According to the metric collector cadvisor,

container_memory_rss : The amount of anonymous and swap cache memory (includes transparent hugepages).
working_set_bytes: The amount of working set memory, this includes recently accessed memory, dirty memory, and kernel memory. Working set is <= “usage”. Units: Bytes.
cadvisor’s code: working_set_bytes = usage_in_bytes - memoryStat.inactive_file

cadvisor fetches this data from the cgroup memory stats in each container’s /sys/fs/cgroup/memory folder, the lwn.net explains this data well.

memory.usage_in_bytes		 # show current memory(RSS+Cache) usage.
memory.memsw.usage_in_bytes	 # show current memory+Swap usage
memory.limit_in_bytes		 # set/show limit of memory usage
memory.memsw.limit_in_bytes	 # set/show limit of memory+Swap usage
memory.failcnt			 # show the number of memory usage hits limits
memory.memsw.failcnt		 # show the number of memory+Swap hits limits
memory.max_usage_in_bytes	 # show max memory usage recorded
memory.memsw.usage_in_bytes	 # show max memory+Swap usage recorded
memory.soft_limit_in_bytes	 # set/show soft limit of memory usage
memory.stat			 # show various statistics
memory.use_hierarchy		 # set/show hierarchical account enabled
memory.force_empty		 # trigger forced move charge to parent
memory.swappiness		 # set/show swappiness parameter of vmscan
...

Based on this, the working_set_bytes contains the page cache and memory_rss, we went to the container and printed the memory stats.

bash-4.2$ cat /sys/fs/cgroup/memory/memory.stat 
cache 8815085056 # of bytes of page cache memory.
rss 2360238080   # of bytes of anonymous and swap cache memory.
rss_huge 0
shmem 0
mapped_file 540672
dirty 0
writeback 2162688
swap 0
pgpgin 6545913
pgpgout 5526026
pgfault 1145124816
pgmajfault 0
inactive_anon 0
total_inactive_file 484167680
...

The page cache (cache) consumed almost 9 Gi memory, after excluding the total_inactive_file (~480Mi), it’s above 8 Gi.

Page cache is allocated by the operating system to improve the performance of disk I/O, after some investigation, we found we had a big file written by the app without file rotation, at that moment, it reached 100Gi.

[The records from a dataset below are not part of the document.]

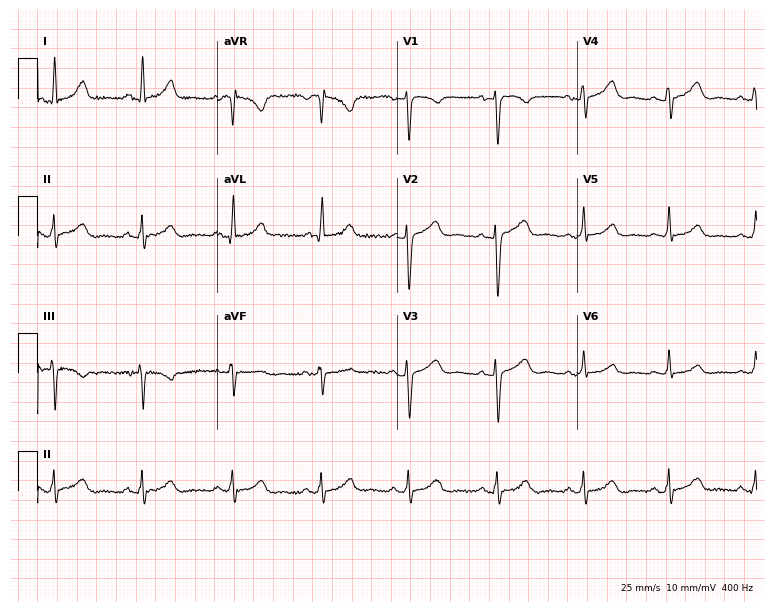
12-lead ECG from a 47-year-old woman. Labelled as a normal ECG.
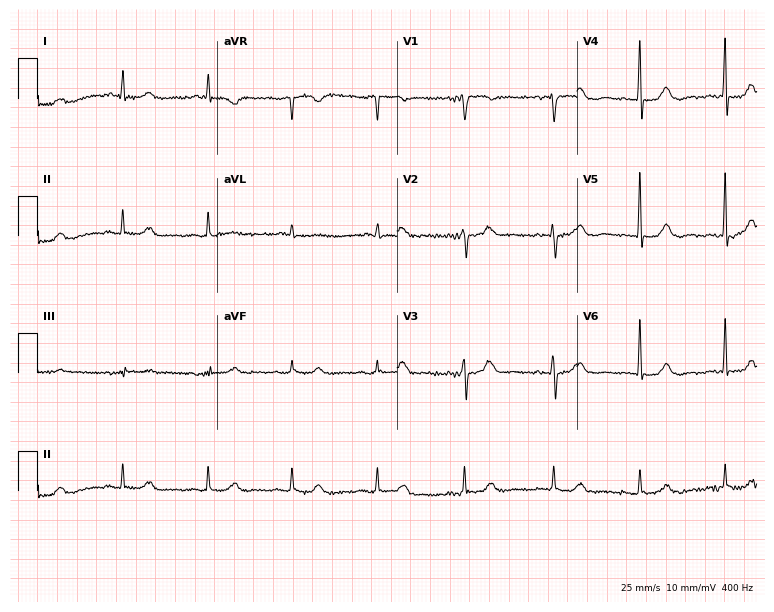
12-lead ECG (7.3-second recording at 400 Hz) from a 64-year-old woman. Labelled as a normal ECG.
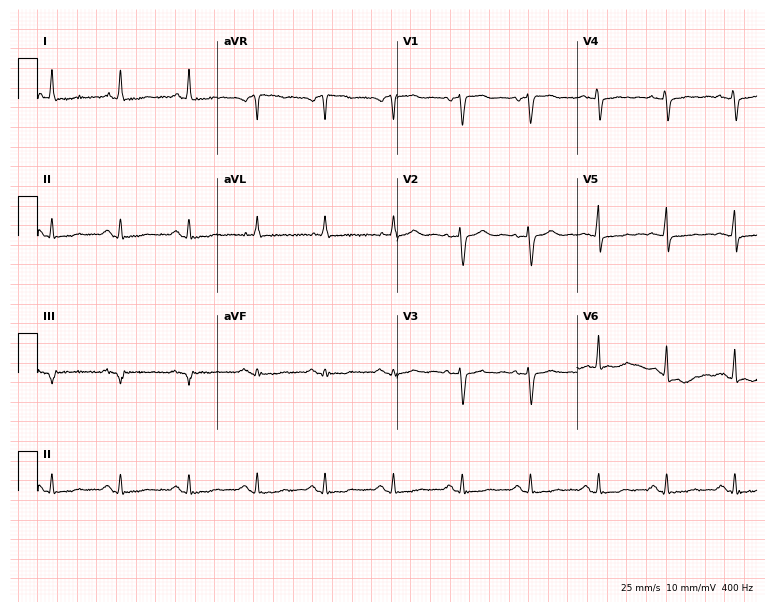
12-lead ECG from a 62-year-old female patient (7.3-second recording at 400 Hz). No first-degree AV block, right bundle branch block (RBBB), left bundle branch block (LBBB), sinus bradycardia, atrial fibrillation (AF) or sinus tachycardia recorded for this tracing.
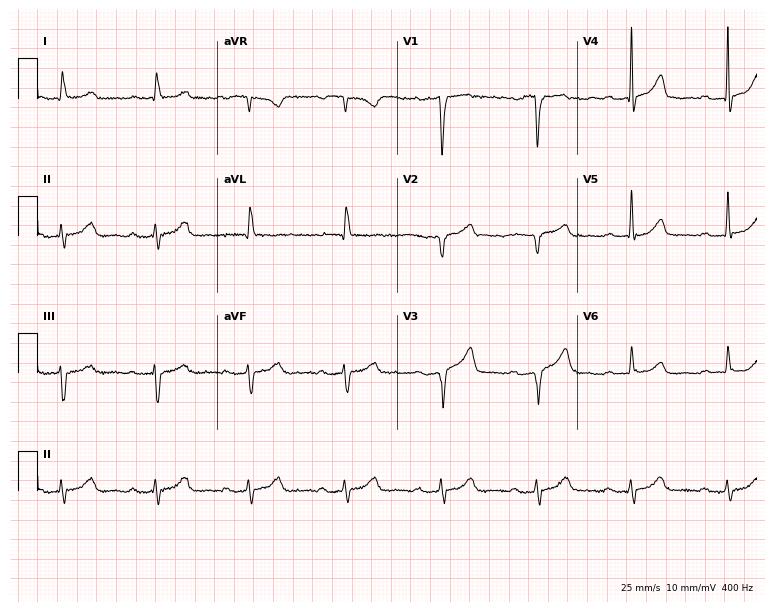
12-lead ECG from a 72-year-old man (7.3-second recording at 400 Hz). Shows first-degree AV block.
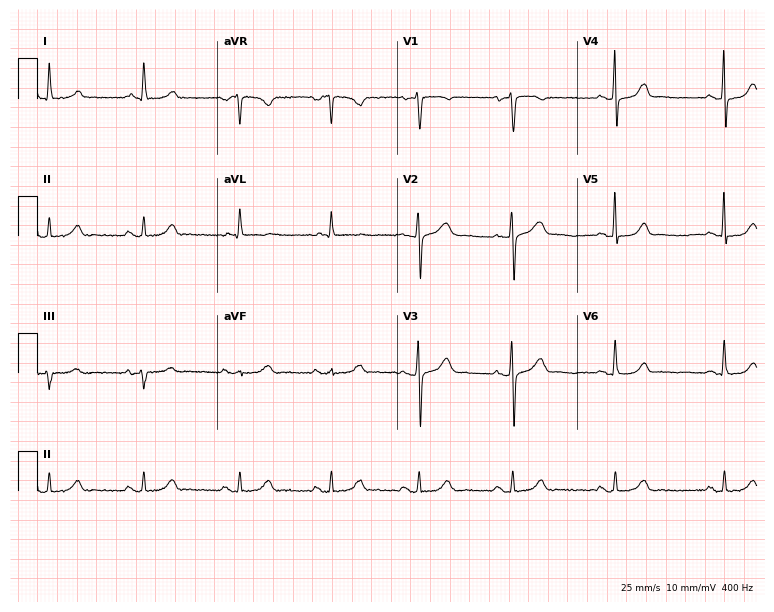
12-lead ECG from a female patient, 48 years old. No first-degree AV block, right bundle branch block, left bundle branch block, sinus bradycardia, atrial fibrillation or sinus tachycardia recorded for this tracing.
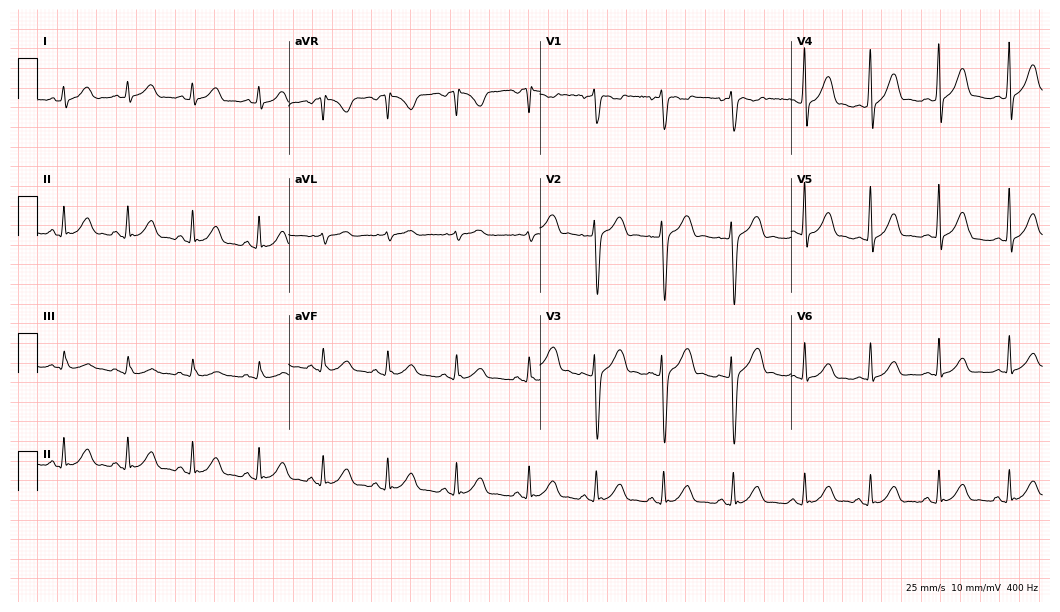
12-lead ECG from a female, 27 years old. Screened for six findings — first-degree AV block, right bundle branch block, left bundle branch block, sinus bradycardia, atrial fibrillation, sinus tachycardia — none is recorded.
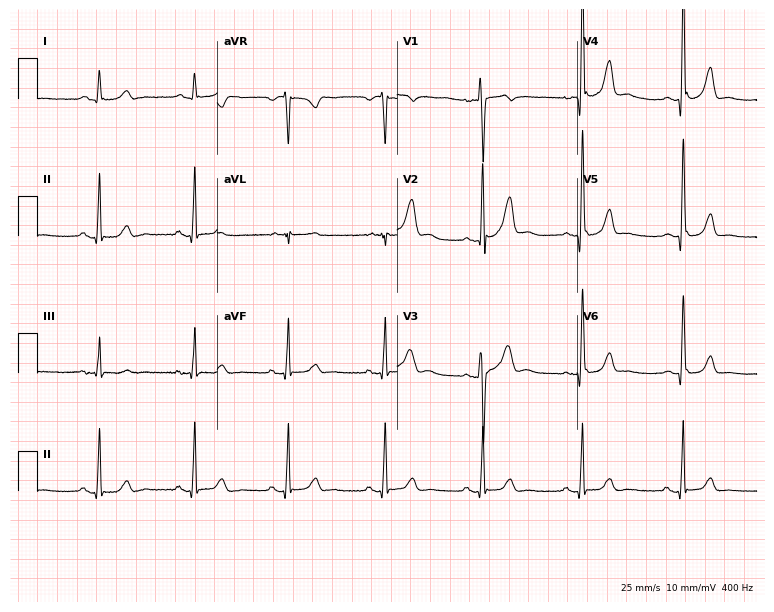
12-lead ECG from a male patient, 42 years old (7.3-second recording at 400 Hz). No first-degree AV block, right bundle branch block, left bundle branch block, sinus bradycardia, atrial fibrillation or sinus tachycardia recorded for this tracing. Other findings, if any, are not listed.
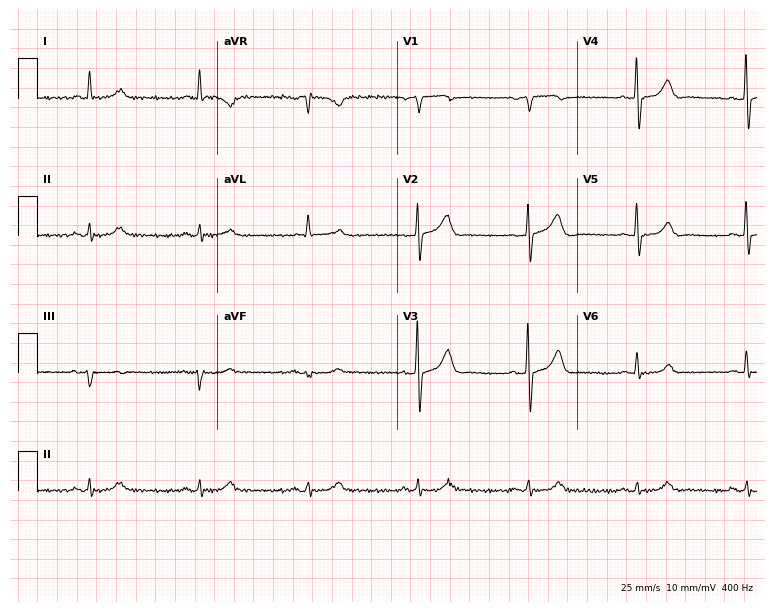
ECG — a male, 82 years old. Screened for six findings — first-degree AV block, right bundle branch block, left bundle branch block, sinus bradycardia, atrial fibrillation, sinus tachycardia — none is recorded. Other findings, if any, are not listed.
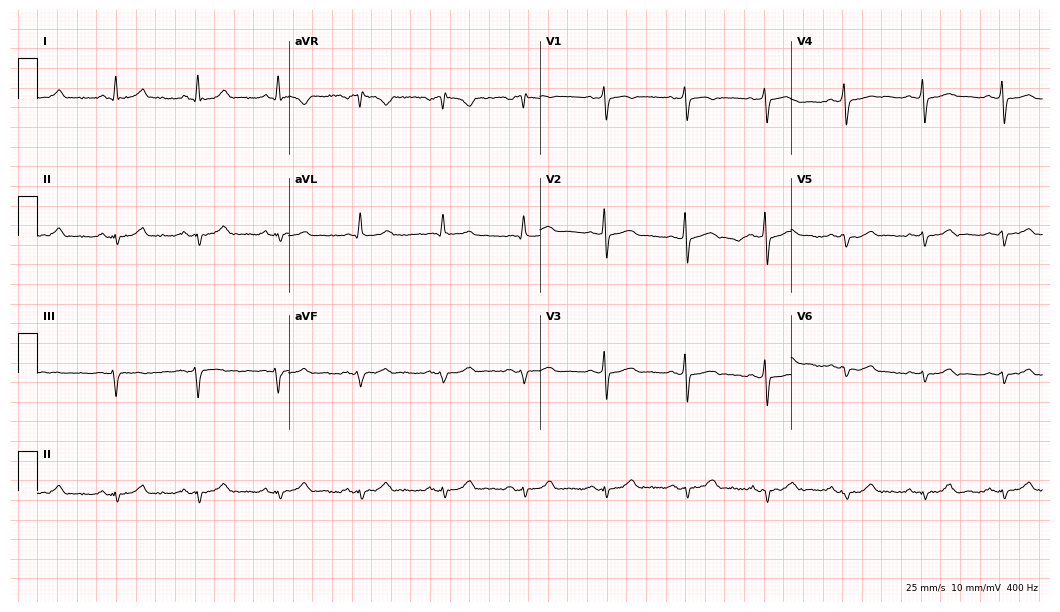
Standard 12-lead ECG recorded from a 53-year-old female (10.2-second recording at 400 Hz). None of these six findings is recorded: first-degree AV block, right bundle branch block, left bundle branch block, sinus bradycardia, atrial fibrillation, sinus tachycardia. Findings outside these six are not listed.
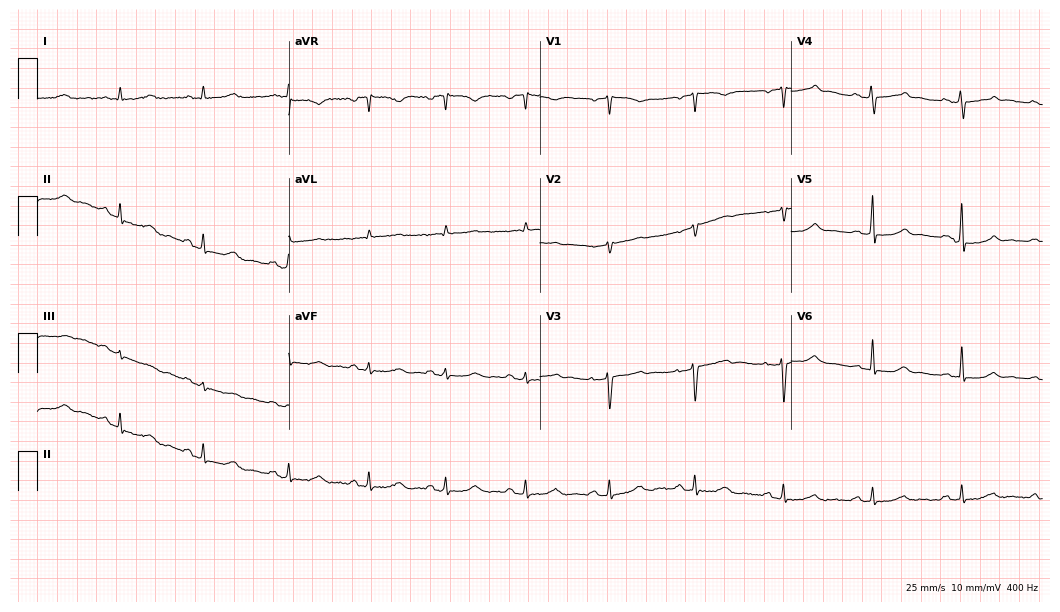
ECG (10.2-second recording at 400 Hz) — a woman, 49 years old. Labelled as a normal ECG.
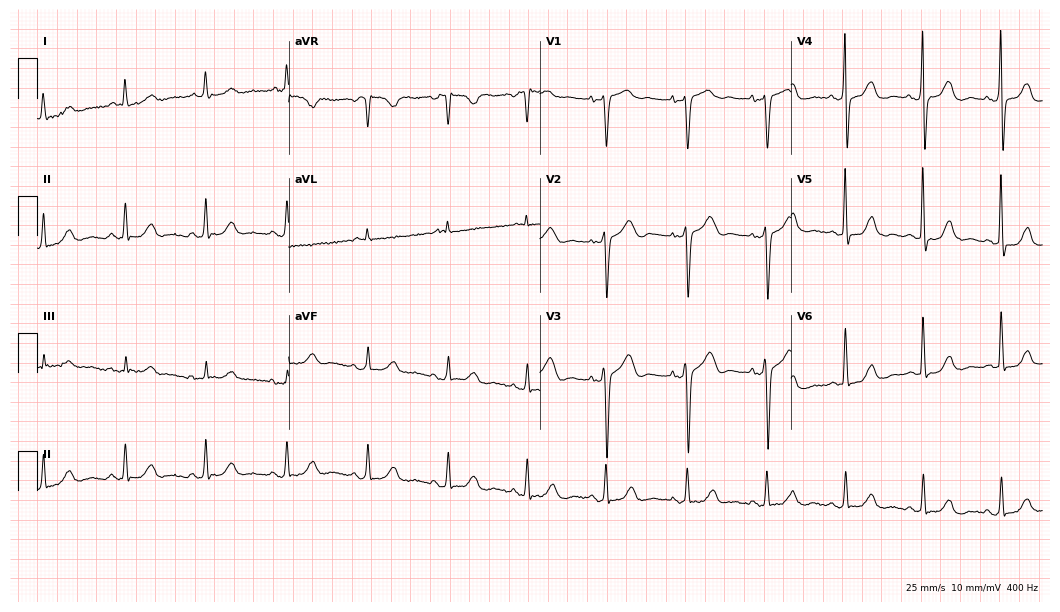
12-lead ECG from a 79-year-old female. Screened for six findings — first-degree AV block, right bundle branch block, left bundle branch block, sinus bradycardia, atrial fibrillation, sinus tachycardia — none is recorded. Findings outside these six are not listed.
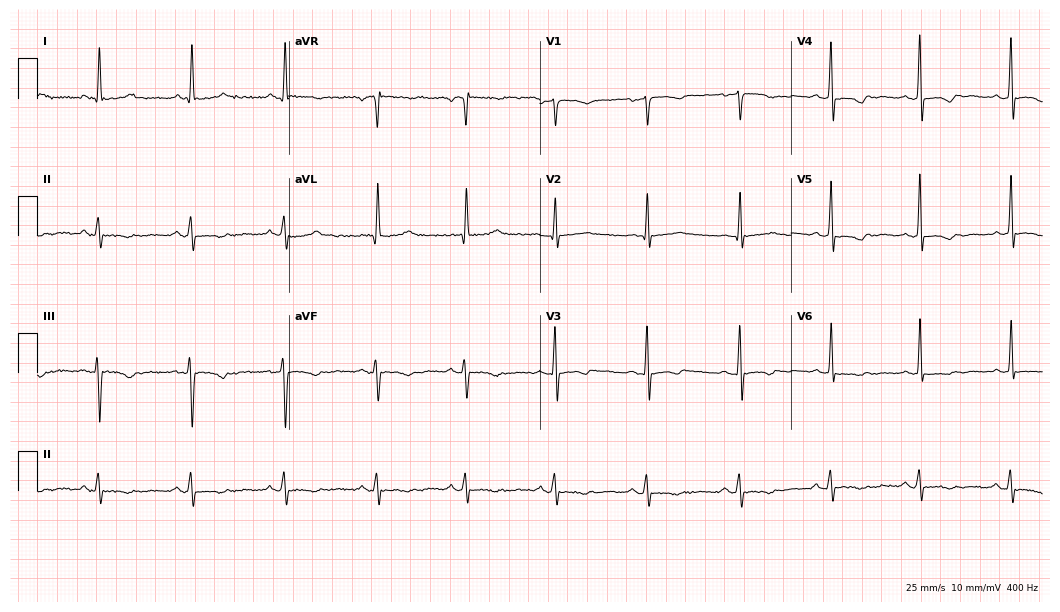
Resting 12-lead electrocardiogram. Patient: a 54-year-old female. None of these six findings is recorded: first-degree AV block, right bundle branch block, left bundle branch block, sinus bradycardia, atrial fibrillation, sinus tachycardia.
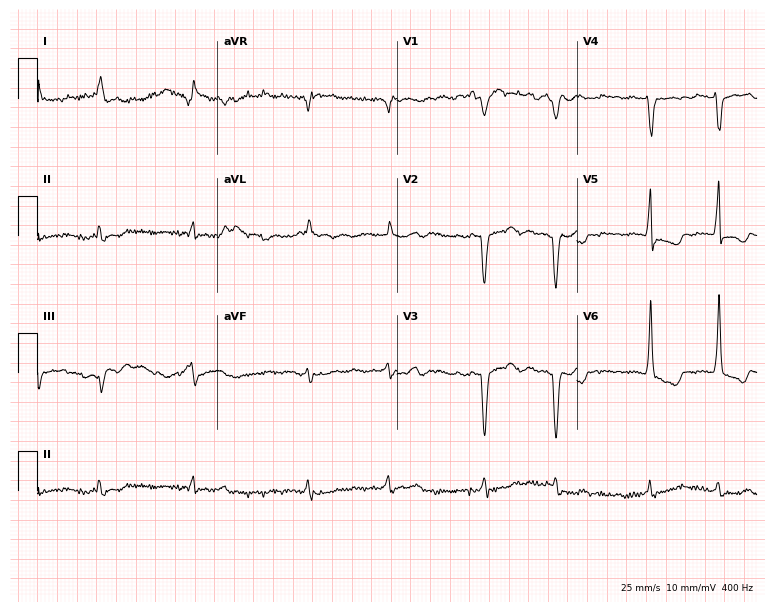
12-lead ECG from a woman, 83 years old. Shows atrial fibrillation (AF).
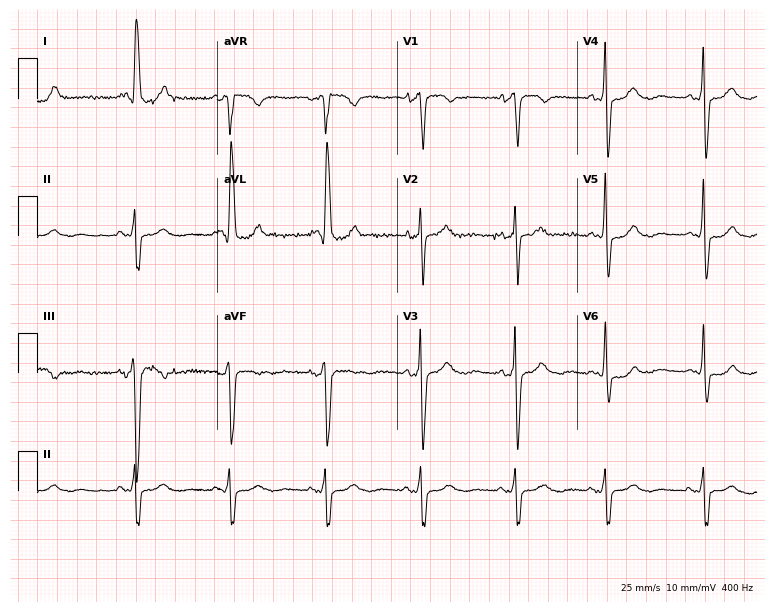
12-lead ECG (7.3-second recording at 400 Hz) from a woman, 82 years old. Findings include left bundle branch block.
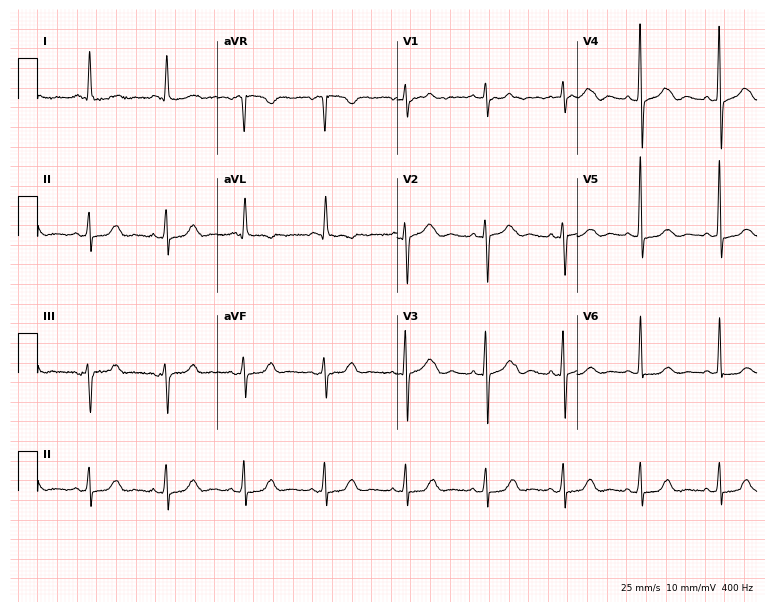
12-lead ECG from a female, 82 years old (7.3-second recording at 400 Hz). No first-degree AV block, right bundle branch block (RBBB), left bundle branch block (LBBB), sinus bradycardia, atrial fibrillation (AF) or sinus tachycardia recorded for this tracing. Only these six findings were labelled.
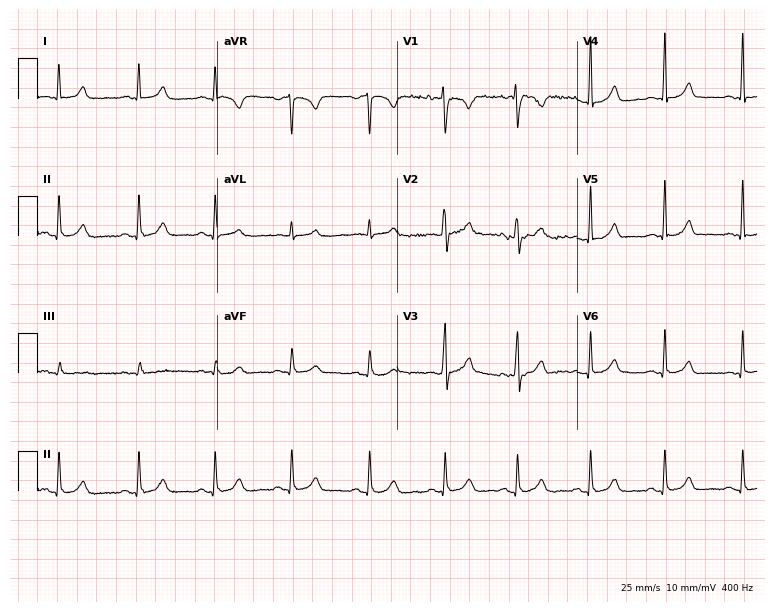
Resting 12-lead electrocardiogram (7.3-second recording at 400 Hz). Patient: a 21-year-old female. Read as a normal ECG.

We truncated that file and the page cache dropped down to tens of megabytes.

A thorough check routine

This is the complete memory layout we have now, based on this, a thorough check routine will be

Container memory layout

Find a pod with the issue, get the metrics
- memory_usage_bytes
- working_set_bytes
- memory_rss_bytes
Check if the file cache (working_set_bytes - memory_rss_bytes) is high
working_set_bytes - memory_rss_bytes is the active page cache size, if it’s above hundreds of MBs or several GBs, it means I/O is quite heavy and OS improves it by caching file. Sometimes, it’s reasonable but usually you need to check if it’s what you expect.
Check if the rss is equal to memory usage
If so, check the application metrics instead, JVM metrics, Golang metrics etc.
Otherwise, things are interesting again …

Conclusion

Now we know page cache can be an important contributor to the memory increase, therefore we need to monitor the page cache size.

In Cadvisor, it’s container_memory_working_set_bytes - container_memory_rss, when the application is I/O intensive, the page cache can be high because the OS tries to improve the I/O efficiency, but for CPU intensive applications, take care of those unnecessary page cache.